Making things a lot simpler
I’ve reworked the code for bitmap fonts that I had before. What I had previously was working but in the end was very complicated for no reason.
The new font library has the following (limited) features:
- request any TrueType font installed on the system, with some options (size, italic, bold, anti-aliased)
- using GDI, draw a bitmap of each character in a grid fashion and save in memory
- draw white characters on black background (choosing white for recoloring text just by multiplying the color)
- drawing with 24-bit RGB colors, another step is required to transform to 32-bit RGBA, filtering black pixels to become transparent pixels
- save each glyph metrics (limited to space of each character, before / after spacing) and UV coords
- bundle data in a Font C struct
typedef struct {
uint width;
int spacing_before;
int glyph_width;
int spacing_after;
float uv_x;
float uv_y;
float uv_width;
float uv_height;
} Glyph;
typedef struct {
char name[64];
uint size;
bool italic;
bool bold;
bool anti_aliased;
Image *image;
Glyph data[256];
} Font;
There, it’s very basic, but it actually has everything needed to render text.
It wasn’t too difficult to use that in an openGL sample
- import the font image to create the texture
- use a textured quad for each character
- the font libary has a function to get UV coords of each glyph
- enable blending
And voila!

Sadly this obviously only works on Windows, I might have a hard time porting it on other platforms, though I’ll always have the option of pre-baking my bitmap fonts on Windows and embed those in libraries.

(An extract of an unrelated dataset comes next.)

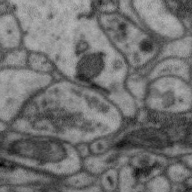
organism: Zebra finch
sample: Brain

Why do all this while something like freetype exists? Well I don’t want to add any more dependencies. I feel like I have too many already.
What’s next?
I will work on completing unit tests for base libraries (math, core, image). That will certainly take quite a bit of time, but it’s been nagging at me for a while now.
I won’t write unit tests for higher level libraries, but I think those three are basic enough to warrant to be checked thoroughly, and that a bug in those functions could cause me a lot of headaches later on.
Unfortunately I don’t expect to have cool results to showcase in the near future… actually a fully fledged unit test suite is kind of cool in itself, it’s bug-proofing the code!